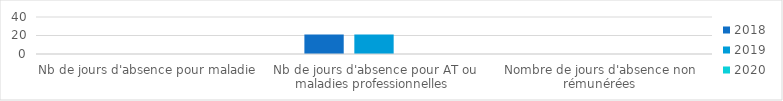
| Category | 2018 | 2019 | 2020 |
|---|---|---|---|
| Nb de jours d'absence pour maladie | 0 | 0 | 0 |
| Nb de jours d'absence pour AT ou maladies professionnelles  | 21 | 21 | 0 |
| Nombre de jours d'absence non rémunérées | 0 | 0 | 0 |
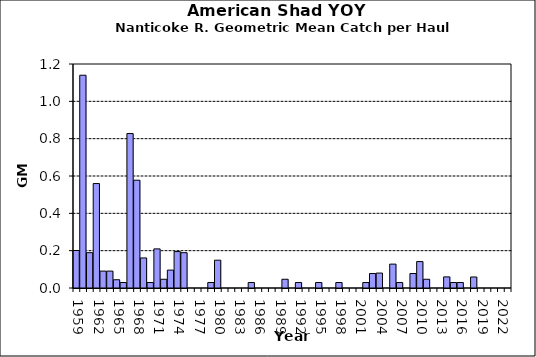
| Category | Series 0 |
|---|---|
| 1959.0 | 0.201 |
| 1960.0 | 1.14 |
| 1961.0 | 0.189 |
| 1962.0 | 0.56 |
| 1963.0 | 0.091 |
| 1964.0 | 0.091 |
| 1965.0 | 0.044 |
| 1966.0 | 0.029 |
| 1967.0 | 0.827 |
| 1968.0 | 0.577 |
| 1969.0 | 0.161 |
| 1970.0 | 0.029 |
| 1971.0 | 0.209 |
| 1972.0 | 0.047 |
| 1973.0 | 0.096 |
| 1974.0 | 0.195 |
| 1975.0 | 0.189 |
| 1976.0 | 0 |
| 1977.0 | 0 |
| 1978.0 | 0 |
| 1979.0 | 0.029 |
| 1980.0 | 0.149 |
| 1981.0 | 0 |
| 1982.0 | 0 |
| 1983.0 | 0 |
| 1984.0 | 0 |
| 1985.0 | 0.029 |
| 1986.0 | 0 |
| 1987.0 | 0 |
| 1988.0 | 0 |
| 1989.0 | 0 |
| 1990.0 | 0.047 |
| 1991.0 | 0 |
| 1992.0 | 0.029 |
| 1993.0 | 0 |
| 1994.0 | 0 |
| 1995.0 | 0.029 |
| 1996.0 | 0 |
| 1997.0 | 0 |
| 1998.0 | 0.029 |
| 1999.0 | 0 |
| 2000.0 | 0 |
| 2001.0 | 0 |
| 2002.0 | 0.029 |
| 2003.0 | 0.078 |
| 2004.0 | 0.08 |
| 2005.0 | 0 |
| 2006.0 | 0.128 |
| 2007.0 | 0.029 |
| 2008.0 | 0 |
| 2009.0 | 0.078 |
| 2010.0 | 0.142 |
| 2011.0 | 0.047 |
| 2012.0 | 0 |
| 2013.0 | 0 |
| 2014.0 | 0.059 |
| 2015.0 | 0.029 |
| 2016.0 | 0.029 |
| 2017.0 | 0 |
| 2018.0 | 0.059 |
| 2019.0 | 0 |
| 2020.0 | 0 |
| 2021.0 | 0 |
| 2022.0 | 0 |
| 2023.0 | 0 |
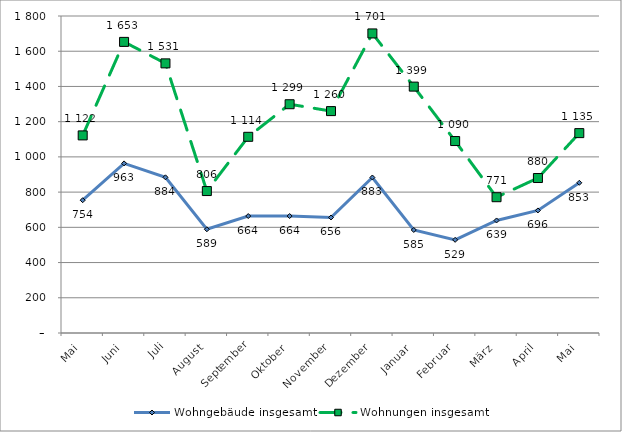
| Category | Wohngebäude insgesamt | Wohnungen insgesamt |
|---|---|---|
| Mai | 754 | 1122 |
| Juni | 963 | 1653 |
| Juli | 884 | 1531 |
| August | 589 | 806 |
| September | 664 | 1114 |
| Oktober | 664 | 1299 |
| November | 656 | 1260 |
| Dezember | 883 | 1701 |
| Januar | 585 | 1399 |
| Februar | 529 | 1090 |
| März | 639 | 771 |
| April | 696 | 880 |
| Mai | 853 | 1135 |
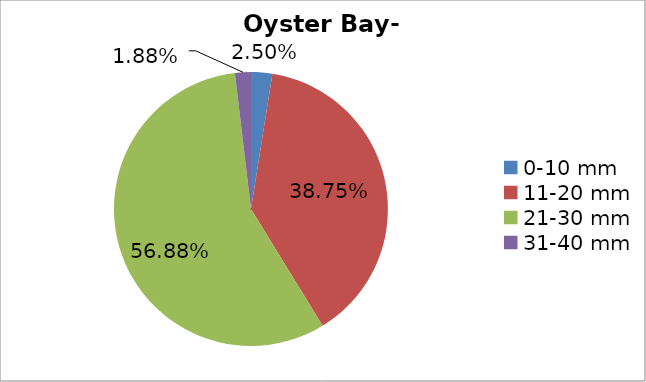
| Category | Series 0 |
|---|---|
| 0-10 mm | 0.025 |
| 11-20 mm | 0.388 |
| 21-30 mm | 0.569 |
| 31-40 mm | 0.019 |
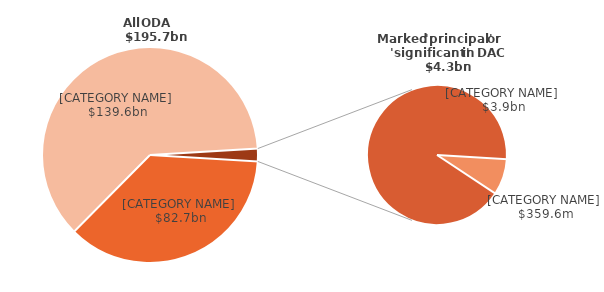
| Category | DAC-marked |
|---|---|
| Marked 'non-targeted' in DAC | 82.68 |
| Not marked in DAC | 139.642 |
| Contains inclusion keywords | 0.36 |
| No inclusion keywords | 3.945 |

:::

Exercise brief - Here the job is to set down exactly the lines of the material above that fall between the one with "1966.0 | 0.029 |" and the one with "1979.0 | 0.029 |", inclusive, and nothing beyond them.

Result of this task -
| 1966.0 | 0.029 |
| 1967.0 | 0.827 |
| 1968.0 | 0.577 |
| 1969.0 | 0.161 |
| 1970.0 | 0.029 |
| 1971.0 | 0.209 |
| 1972.0 | 0.047 |
| 1973.0 | 0.096 |
| 1974.0 | 0.195 |
| 1975.0 | 0.189 |
| 1976.0 | 0 |
| 1977.0 | 0 |
| 1978.0 | 0 |
| 1979.0 | 0.029 |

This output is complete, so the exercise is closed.